Ahsan recognized the phone immediately.
It was Sara’s actual phone.
The one buried with her.
The ringing stopped.
Then a new notification appeared.
1 Video Message Received.
Ahsan slowly pressed play.
The screen flickered.
Static.
Darkness.
Then shaky footage appeared.
Someone was recording while moving through a narrow concrete corridor.
Heavy breathing echoed from behind the camera.
Ahsan’s heart nearly stopped when Sara’s face appeared briefly in frame.
Pale.
Terrified.
Alive.
“Oh my God…” Hamza whispered.
The video continued shaking violently as Sara ran through the corridor.
Behind her, distant footsteps echoed.
Men shouting.
One voice yelled:
“Find her before she reaches him!”
Sara looked back at the camera, crying now.
“Ahsan, if you see this, you need to leave—”
A loud metallic crash interrupted her.
She screamed.
The camera fell sideways onto the floor.
Only darkness and footsteps remained visible now.
Then slowly—
another figure entered the frame.
Tall.
Wearing dark clothes.
Its face hidden.
The figure bent down toward the fallen phone.

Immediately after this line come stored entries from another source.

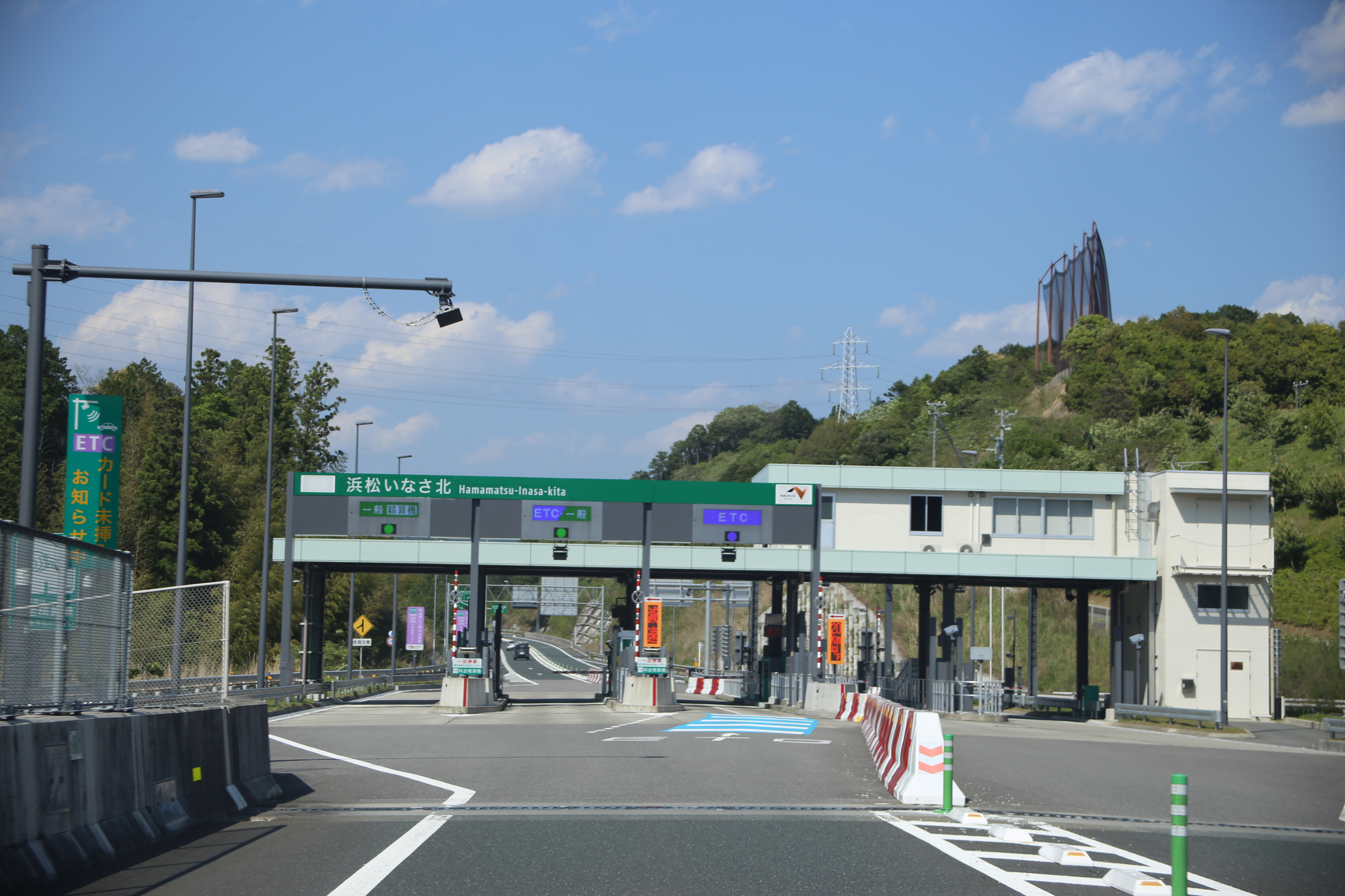 浜松市北区引佐町東黒田の三遠南信自動車道浜松いなさ北料金所を飯田方面（下り）本線上において撮影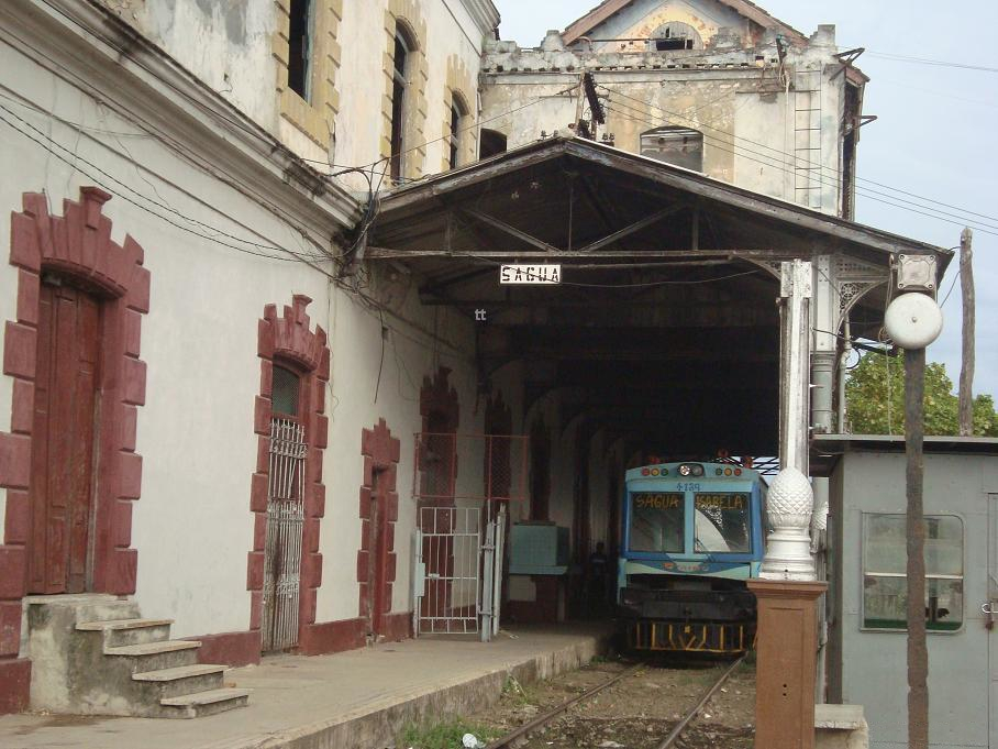 Estación Ferroviaria de Sagua-Boca del Andén a Isabela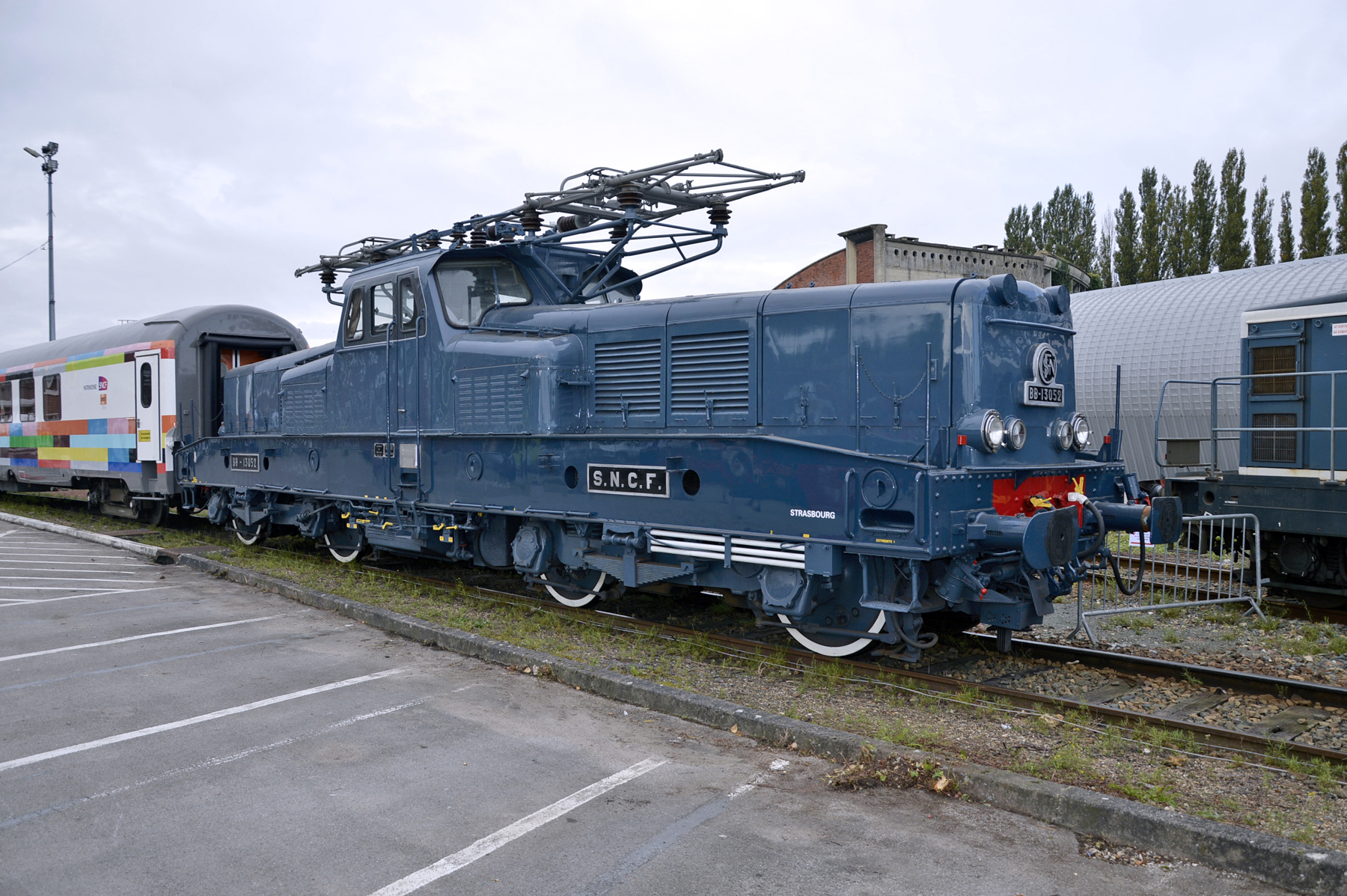 BB 13052 de la cité du train à Longueau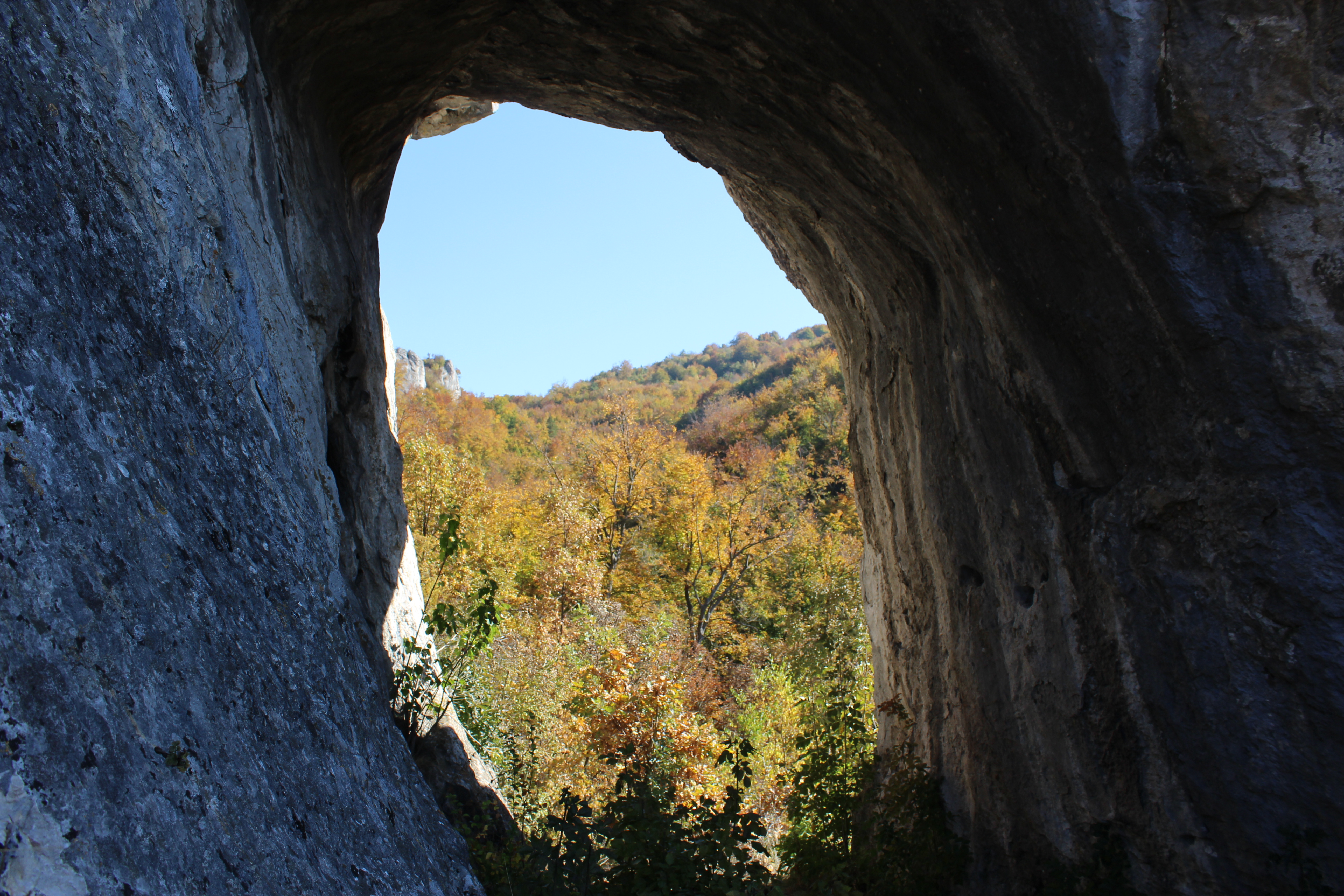 Srpski (latinica): Krečnjački prozorac Bogova vrata.

And for one horrifying second, the camera captured its face.
Ahsan stopped breathing.
It was the hospital doctor who pronounced Sara dead.
The video ended.
Silence filled the apartment.
Only rain and thunder remained outside.
Hamza backed away slowly.
“No,” he whispered. “No way…”
Ahsan’s mind raced violently now.
The hospital.
The empty grave.
The calls.
The doctor.
None of this was random.
Sara had never died.
Someone had taken her.
Then suddenly—
three knocks echoed from the apartment door.
Knock.
Knock.
Knock.
Both men froze instantly.
A deep voice came from outside.
Calm.
Controlled.
“Ahsan.”
Neither moved.
The voice spoke again.
“We know she contacted you.”
Ahsan’s pulse hammered painfully in his ears.
Then the voice said something that made his entire body go numb.
“Open the door… if you want to see Sara alive again.”